The grounds as driven are not meant to consist of any certain depth curve but are meant to displayspecific minn kota edge locations. It really is recognized of course, that many varieties frequent theshallows and the deep http://www.minnkotamotors.com/products/trolling_motors.aspx water at thedifferent seasons: also, that certain other species are found on the much deeper soundings duringvirtually all the year. If a given area appears as a larger ground than is shown upon other chartsmade for navigating purposes, often this is because we have included in it a cusk ground or a hakebottom lying adjacent to the shoal as charted, thus.

A large number of these reasons have already been explained prior to by G. Browne Goode andothers, and where feasible their function has been used as a grounds for the current paper, with anyfurther information or the mentioning of the changed problem from the reasons or difference infishing techniques utilized on them that was accessible.

Thankful acknowledgment is hereby made to the many captains who decorated information that,created the drawing from the charts feasible and also for the facts utilized in the descriptions fromthe minn kota edge reasons.

With the overseas banking institutions, especially with the Georges area and Browns Bank and alsoto a specific extent, also, the western portion of the Inner Reasons, the author has experienced aconsiderable individual acquaintance from which to draw.

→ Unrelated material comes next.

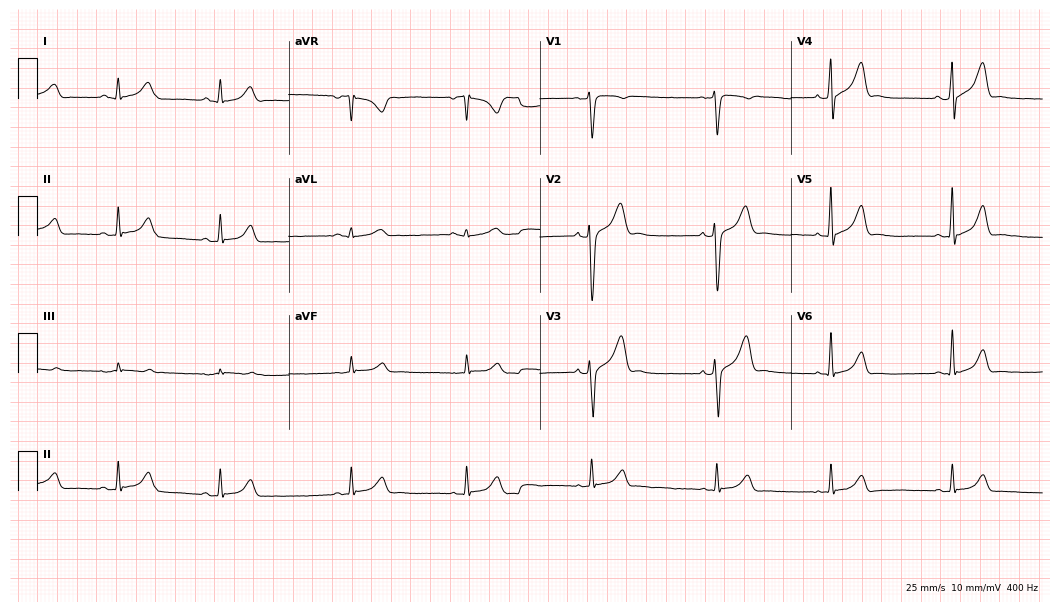
ECG (10.2-second recording at 400 Hz) — a male patient, 29 years old. Screened for six findings — first-degree AV block, right bundle branch block (RBBB), left bundle branch block (LBBB), sinus bradycardia, atrial fibrillation (AF), sinus tachycardia — none is recorded.
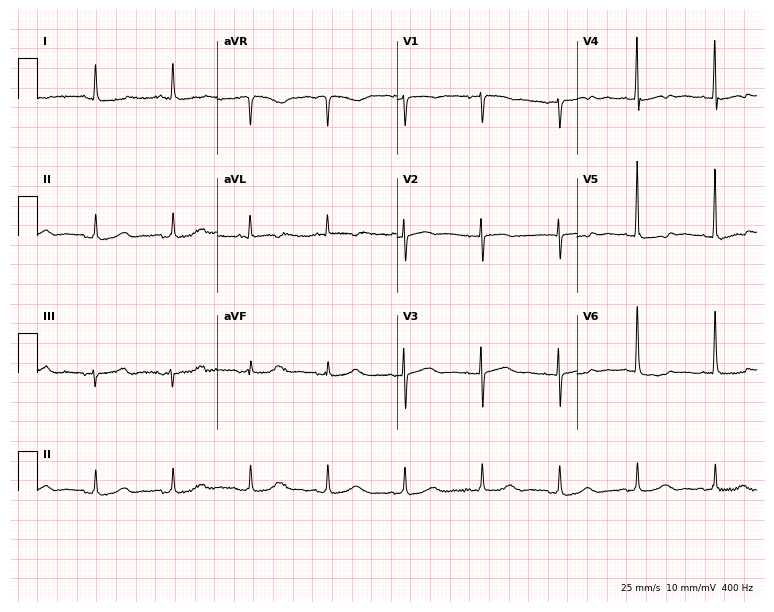
Standard 12-lead ECG recorded from a female, 84 years old. None of these six findings is recorded: first-degree AV block, right bundle branch block, left bundle branch block, sinus bradycardia, atrial fibrillation, sinus tachycardia.

For your historical and geographical data the author has quoted easily from various contemporarywriters, who, within their turn, have driven their details from older records. Amongst those offeredare Holmes's United states Annals; Parkman's Pioneers of France within the New Planet; SouthgatesHistory of Scarburo; Abbott and Elwell's History of Maine; Willis's Background of Maine; Sabine'sReport around the Primary Fisheries from the American Seas; A medical history of the inventionfrom the East Coast of North America, by Dr. John G. Kohl, of Bremen, Germany; various chapters ofHakluyt's Voyages; the Diary of John Jocelyn, Gent.; and New Britain Trials of the famous CaptainJohn Smith.